- DIRECTIONS FOR THIS TASK -
Among the entries that follow, the required portion opens with the line containing "table land , mahabaleshwar" and closes with the line containing "Vue du village d'Ecrouves depuis le plateau.". Give that portion again exactly, and nothing else.

- TASK DATA -
_ _ _

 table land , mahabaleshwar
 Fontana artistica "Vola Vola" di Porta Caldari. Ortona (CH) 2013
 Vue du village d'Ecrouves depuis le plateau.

_ _ _

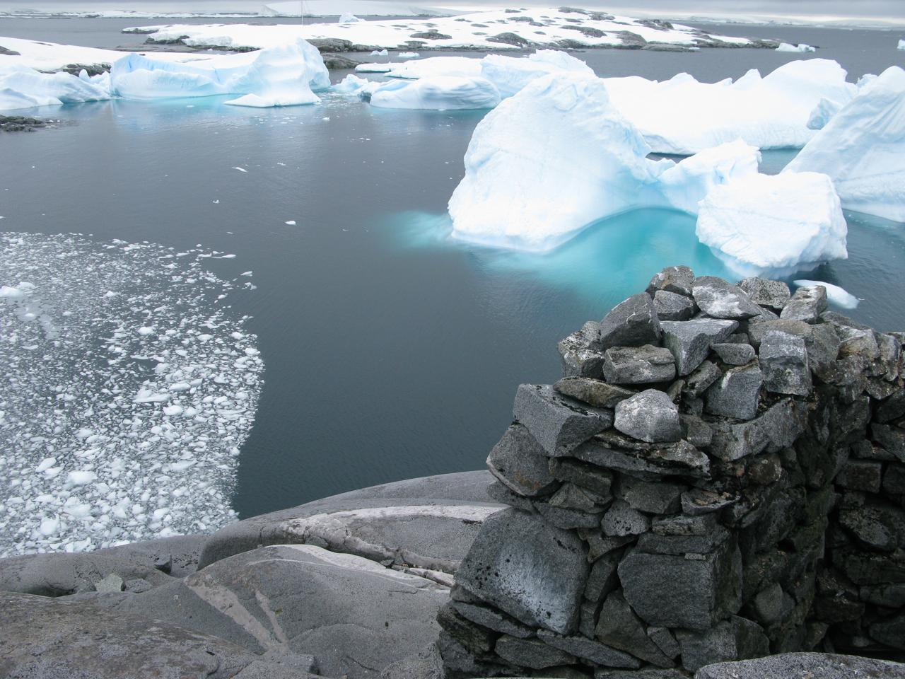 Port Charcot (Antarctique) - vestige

_ _ _

- OUTPUT FOR THIS EXERCISE -
 table land , mahabaleshwar
 Fontana artistica "Vola Vola" di Porta Caldari. Ortona (CH) 2013
 Vue du village d'Ecrouves depuis le plateau.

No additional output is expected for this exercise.